I need to clarify some doubts:
1) As long as there are no vertical cycles in the graph, ie: node A is not the ancestor of itself, and there is a valid male/female assignment, then the graph is sexy.
2) A node can "mate" with any other node, even it's own descendent (ie: A is the parent of B, B is the parent of C, and A can "mate" with C to produce D)
3) A node can have either 0, 1 or 2 parents, no more.
I know only Per, Adrian and Joey has solved this question, so I'm hoping one of them will be nice and help me answer my queries as well as test the following test data
input:
Code: Select all
5 6
1 3
2 3
1 4
2 4
1 5
2 5
3 3
1 2
2 3
3 1
8 8
1 5
2 5
2 6
3 6
3 7
4 7
2 8
4 8
7 6
1 5
2 5
2 6
3 6
3 7
4 7
8 9
4 3
3 1
3 2
4 5
4 6
3 7
8 1
8 2
8 5
13 13
5 6
1 6
1 2
2 3
3 4
2 7
3 9
9 13
10 13
10 12
8 10
8 11
6 8
13 14
5 6
1 6
1 2
2 3
3 4
2 7
3 9
9 13
10 13
10 12
8 10
8 11
6 8
13 9
9 13
1 3
1 4
2 4
3 9
3 5
4 5
4 7
5 6
6 8
7 8
8 9
3 6
5 7
9 13
1 3
1 4
2 4
3 9
3 5
4 5
4 7
5 6
6 8
7 8
8 9
3 6
5 8
my output:
Code: Select all
Graph number 1 is sexy
Graph number 2 is not sexy
Graph number 3 is not sexy
Graph number 4 is sexy
Graph number 5 is sexy
Graph number 6 is sexy
Graph number 7 is not sexy
Graph number 8 is not sexy
Graph number 9 is not sexy
Posted: Mon Feb 09, 2004 2:25 pm
by Per
Hi!
Here are some answers:
1) ...and as long as noone has more than two parents, yes.
2) Yes.
3) Only in order for the graph to be sexy, the input doesn't have that restriction.
Your I/O is correct.
Posted: Mon Feb 09, 2004 4:27 pm
by junbin
Per wrote:Hi!
Here are some answers:
1) ...and as long as noone has more than two parents, yes.
2) Yes.
3) Only in order for the graph to be sexy, the input doesn't have that restriction.
Your I/O is correct.
I don't understand.. my code churns out the right output for all possibilies.. and I reserve enough memory space for 23000 nodes which is definitely more than enogh (I tested the judge for this).. but still WA.
This is getting very perplexing..
Does anyone have any extra special test cases they can send my way please?
Posted: Tue Feb 10, 2004 1:05 am
by Per
I don't think the input contains any especially tricky cases... I even stopped myself from including a graph with 0 vertices (which shouldn't be a problem, but anyway...).
If you want, you can send me your code and I'll check it.
Btw, what do you mean by "vertical" cycles?

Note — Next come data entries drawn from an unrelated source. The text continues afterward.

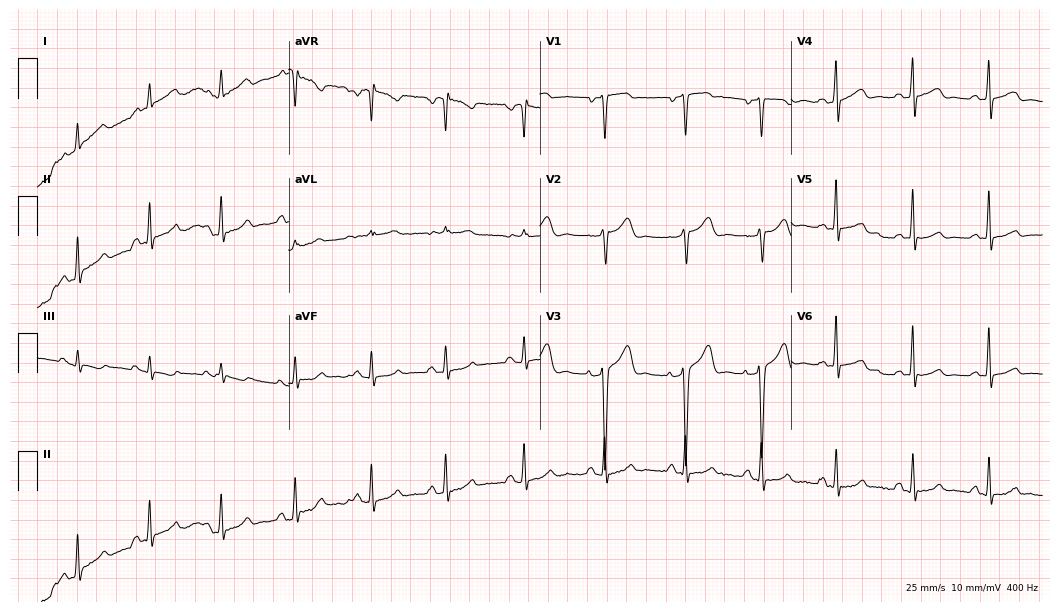
Electrocardiogram, a 59-year-old man. Overall reading on record: normal ECG.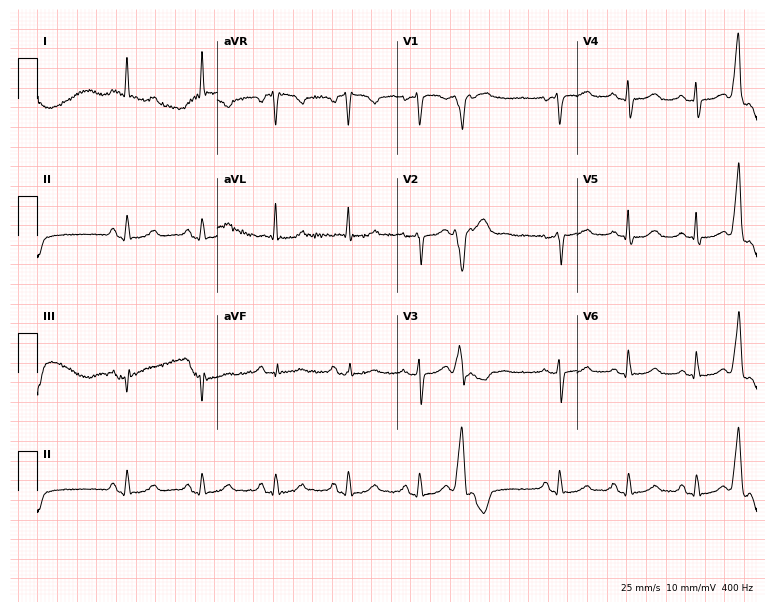
Resting 12-lead electrocardiogram (7.3-second recording at 400 Hz). Patient: a female, 55 years old. None of these six findings is recorded: first-degree AV block, right bundle branch block, left bundle branch block, sinus bradycardia, atrial fibrillation, sinus tachycardia.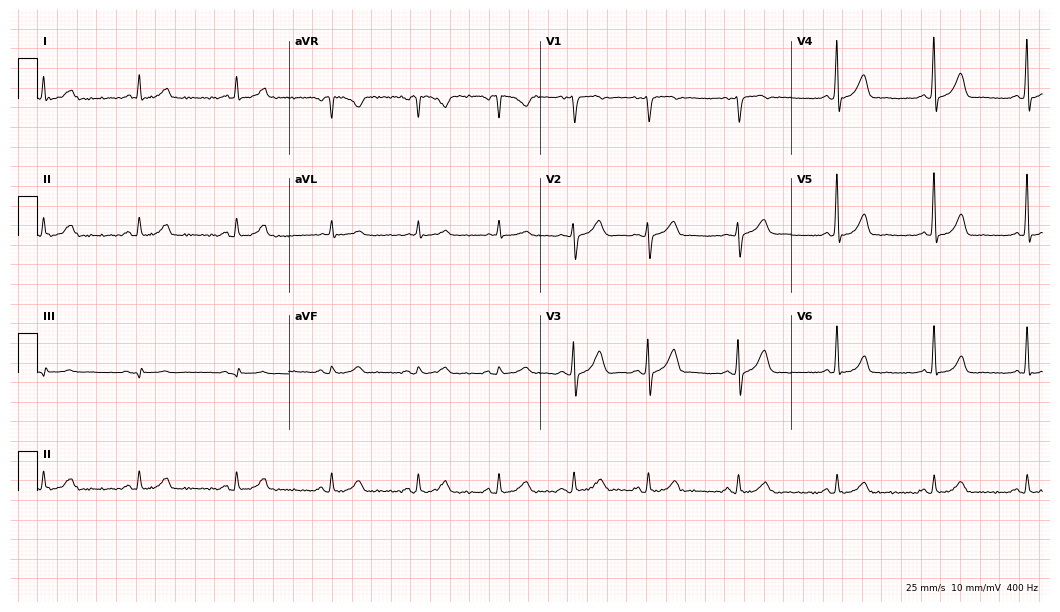
12-lead ECG (10.2-second recording at 400 Hz) from a 57-year-old man. Labelled as a normal ECG.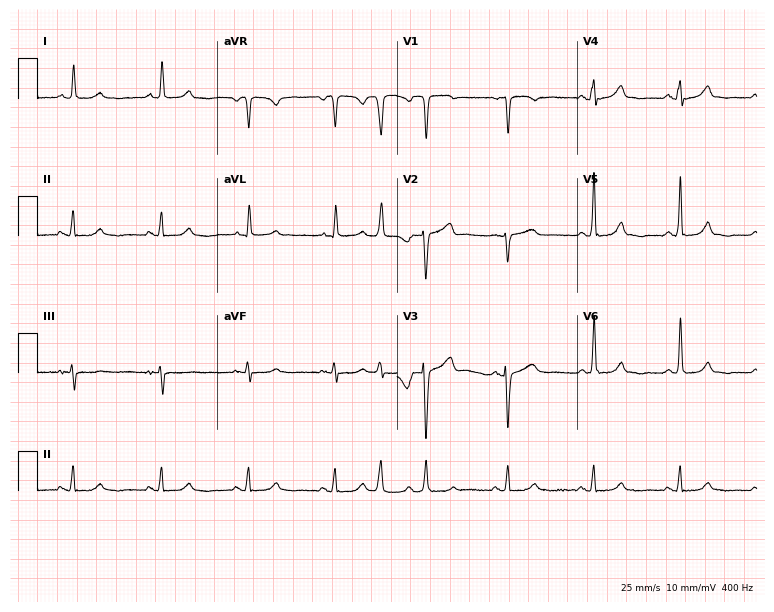
ECG — a 68-year-old woman. Screened for six findings — first-degree AV block, right bundle branch block (RBBB), left bundle branch block (LBBB), sinus bradycardia, atrial fibrillation (AF), sinus tachycardia — none is recorded. Other findings, if any, are not listed.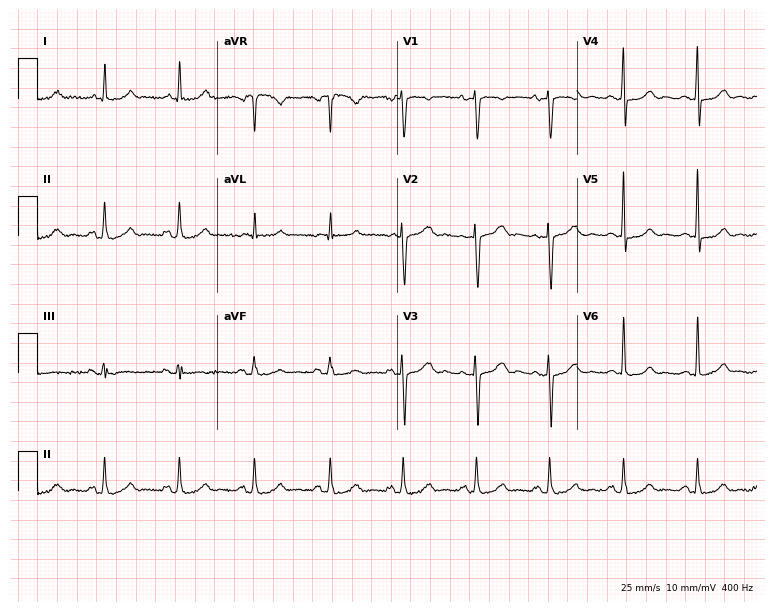
Resting 12-lead electrocardiogram. Patient: a 35-year-old woman. Read as a normal ECG.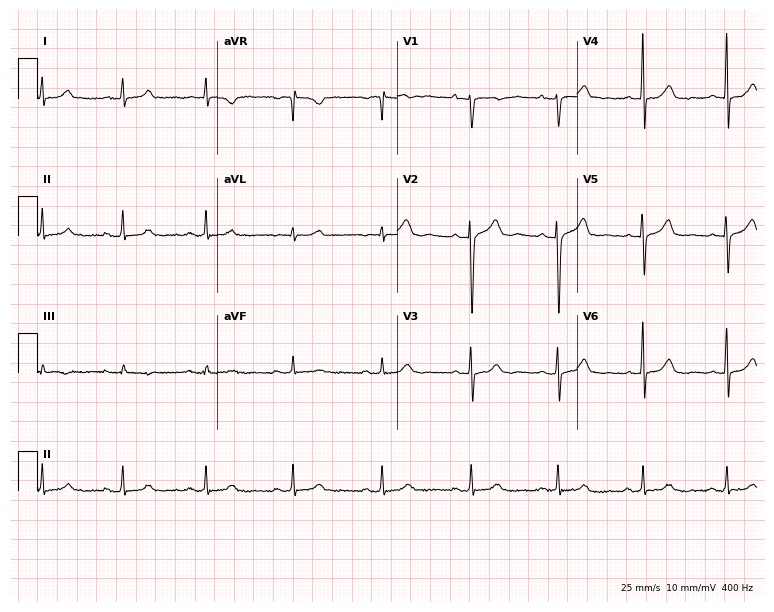
Resting 12-lead electrocardiogram (7.3-second recording at 400 Hz). Patient: a 49-year-old female. Read as a normal ECG.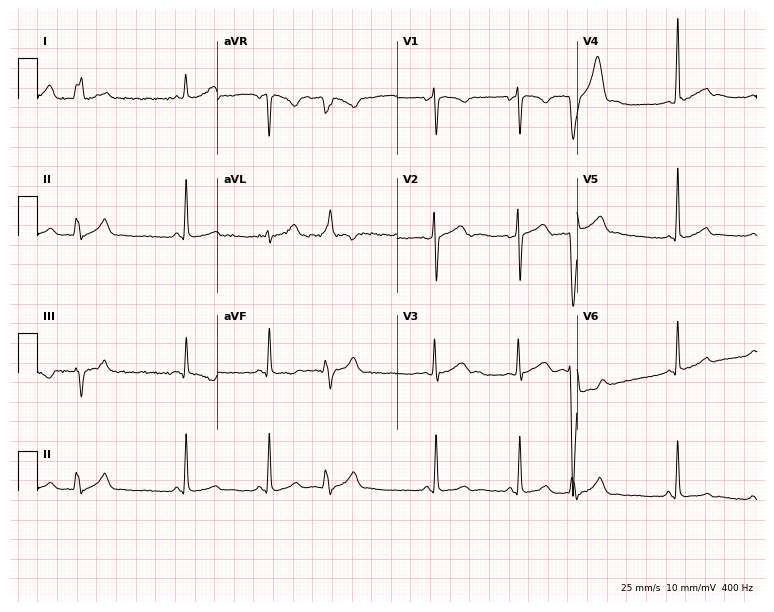
Resting 12-lead electrocardiogram (7.3-second recording at 400 Hz). Patient: a female, 20 years old. None of these six findings is recorded: first-degree AV block, right bundle branch block, left bundle branch block, sinus bradycardia, atrial fibrillation, sinus tachycardia. Other findings, if any, are not listed.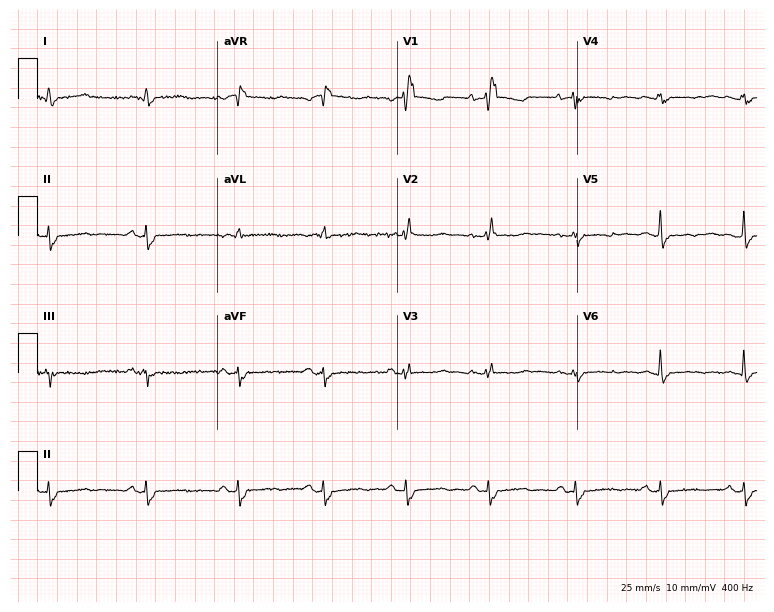
12-lead ECG (7.3-second recording at 400 Hz) from a female, 59 years old. Findings include right bundle branch block.

Are they any different from regular cycles?
Posted: Tue Feb 10, 2004 6:08 am
by junbin
Per wrote:I don't think the input contains any especially tricky cases... I even stopped myself from including a graph with 0 vertices (which shouldn't be a problem, but anyway...).
If you want, you can send me your code and I'll check it.
Btw, what do you mean by "vertical" cycles? Are they any different from regular cycles?
If I'm not wrong, in this problem, regular cycles are allowed. In other words, the graph is not a tree as we know it in computer science (acyclic).
A simple example:
A gives birth to B and C
B and C gives birth to D
A and E gives birth to E
This graph is clearly sexy (A - male, B- male, C - female, D - female, E - irrelevant).
This graph also contains regular cycles (A - B - D - C - A OR A - E - D - B - A, etc.)
A "vertical" cycle is one where by only travelling either up or down (vertically), you can get back to yourself.
eg:
A gives birth to B and C
B and C gives birth to D
D gives birth to A
from A, we move up to D, then up to either B or C and then we can get back to A (by moving up).
OR
from B, we move down to D and then down to A and then down to B.
ps: I'll send you my code when I get home tonight..
Posted: Tue Feb 10, 2004 9:56 am
by Per
Ah, OK. Since I consider the graph as being directed, it becomes regular cycles to me.
For directed graphs, being acyclic is not the same as being a tree.
But I think the term vertical cycle and its description is somewhat confusing, since it depends on how you draw the graphs.
Posted: Sat Nov 13, 2004 4:32 am
by sidky
Here's how i solved:
1. I treated the input as a directed graph. First, I checked if any node's indegree is greater than 2.
2. Then i checked, if there is any cycle in the graph.
3. Then i made another graph, where each edge represented the parents of a node. the edges are undirected. I checked whether the second graph is bicolourable. If it is, the graph is sexy.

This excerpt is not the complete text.